The message boards are raging with talk of bear market, recession, Super cycle top et al. Nothing new there. It's what that's been going on over the full length of this bull market.
Emotions aside, i am posting a chart here with an indicator that i use to objectively define a bull and a bear market. Until this indicator turns below zero, there's no bear market, the way i define it. Again, remember this is a long term indicator and should not be used for ST to IT term timing purposes, unless one is ready to take a 15-20% drawdown. Right now we are in a intermediate term correction and it should be respected, if one is trading that timeframe.
Based on this indicator, in the last two decades, there have been three minor bear trends 1987, 1990 and 2000. 1987 and 1990 conincided with minor bear trends and economic softness. 2000 was a major bear market in stocks which coincided with a full blown recession. This indicator signaled a bear market in Nov 2000 and turned back in June 2003, which signalled the end of bear market. It's always better to be late in calling a bear market than earlier. Public memory is short. Those who claim to have called the 2000 top were the same folks who have been calling it since 1995 and some from late 80s. There are a few exceptions who called it in 98 and 99 and were vindicated in 2000. My point is "Don't be eager in calling a bear market" as the bull market topping is multi-year process. It's better to be 6 months late rather a few years earlier as the opportunity cost of not riding the bull market is too much and the associated psychological stress of being early and wrong in calling a top is just not worth it.
Looking at my indicator, during the great bull market of 90s, the first set of divergences started appearing in Oct 1997. We got a decent correction and the Osc moved to new highs. The next set of divergences apeared in July of 1998. We got a big correction and moved to new highs on the Osc in 1999. From July 1999, there were a series of lower low on the Osc with higher highs on indices. The increase in volatility, accompanied by a series of divergences was indicative of a maturing bull cycle. My LT indicators are in a configuration similar to where we were in July-Aug 1999.
Looking at my long term indicators and some divergences on the long term charts, i have to say the BULL market is maturing and in it's final stages. Nothing has changed as far as my LT e-wave count is concerned and i still expect SPX 1800 by 2009, before it's all said and done. My indicators remain in a bull market zone and i have a incomplete wave count to contend with. So the implication is the bull market will continue. Currently we are in a intermediate correction which started on Oct 11. I expect new ATH on SPX once the IT correction is over.
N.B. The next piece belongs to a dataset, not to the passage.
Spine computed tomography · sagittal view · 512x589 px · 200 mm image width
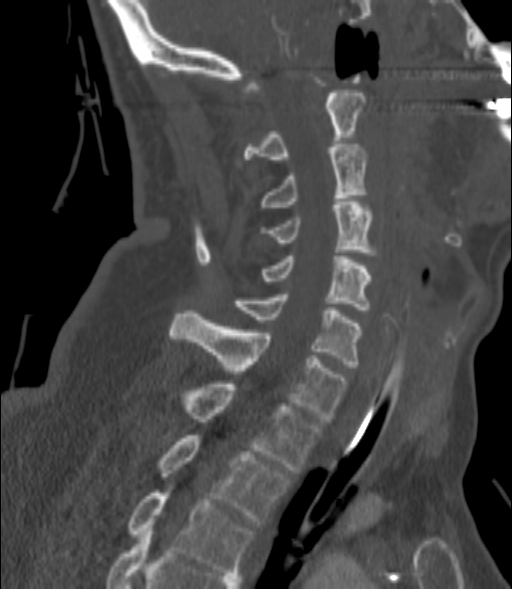

<vertebrae><v name="C2" x1="244" y1="93" x2="366" y2="159"/><v name="C3" x1="259" y1="144" x2="367" y2="210"/><v name="C4" x1="262" y1="202" x2="376" y2="255"/><v name="C5" x1="259" y1="256" x2="371" y2="313"/><v name="C6" x1="234" y1="294" x2="361" y2="367"/><v name="C7" x1="170" y1="310" x2="345" y2="421"/><v name="T1" x1="185" y1="384" x2="320" y2="473"/><v name="T2" x1="157" y1="435" x2="289" y2="524"/><v name="T3" x1="129" y1="493" x2="253" y2="575"/></vertebrae>

As for the recession talk, it's something that's been going on for the last 4 years. 2004, we were supposed to enter a recession. Then it got moved to 2005. 2006 was supposed to be a no brainer recession. 2007, there was no escape. And here we are in 2007 and the U.S GDP is growing at 3.9%. The emerging markets continue to grow at 9-10%. I am no economic expert. So i will listen to the stock market to signal a recession, instead of listening to the economic professors who have predicted the last few recessions that never occurred!
As for the Super cycle top and Grand Super cycle top and "End of America" arguments, it may not happen in many of our lifetimes.